Только Ци Жун носился среди них довольно бодро — по той причине, что занял тело живого человека. И хотя таким образом его собственные магические силы значительно снижались, также слабело и влияние неведомой силы на демоническую сущность. Живое тело работало своеобразным заслоном, и Ци Жуну с трудом, но всё же удавалось прыгать и скакать, чтобы, пользуясь выпавшим случаем, сбежать из плена.

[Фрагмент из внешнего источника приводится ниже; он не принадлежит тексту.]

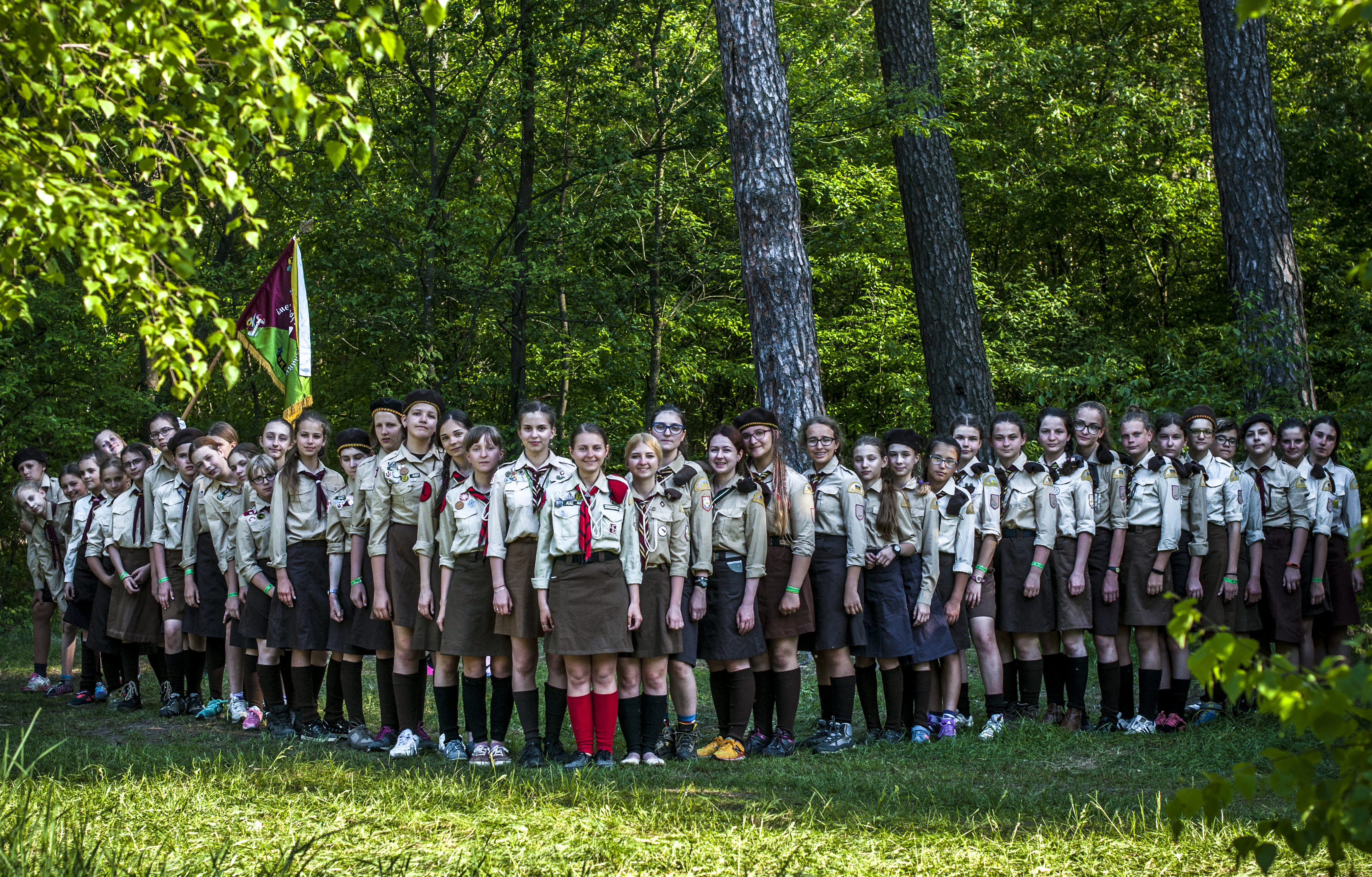 Курінь число 46 імені Марусі Богуславки на Свято Весни 2019

Несколько демониц, которые забрали Гуцзы, также попадали на землю и схватились за головы с криками «Ой-ой-ой, как больно!». Теперь они не могли петь усыпляющую мелодию, и Гуцзы постепенно проснулся. Как раз вовремя, чтобы увидеть, что Ци Жун стремглав промчался мимо. Мальчишка поспешно вскочил и побежал за ним, выкрикивая:
— Отец! Отец! Подожди меня!
Ци Жун на бегу оборачивался, высовывал язык и закатывал глаза:
— Будь умницей, сынок, а папе пора идти! Ха-ха-ха-ха-ха-ха-ха-ха!
Но Гуцзы, переставляя короткие ножки, всё бежал за ним, а увидев, что тот отдаляется, разрыдался в голос:
— Отец! Не бросай меня. Отец, возьми меня с собой!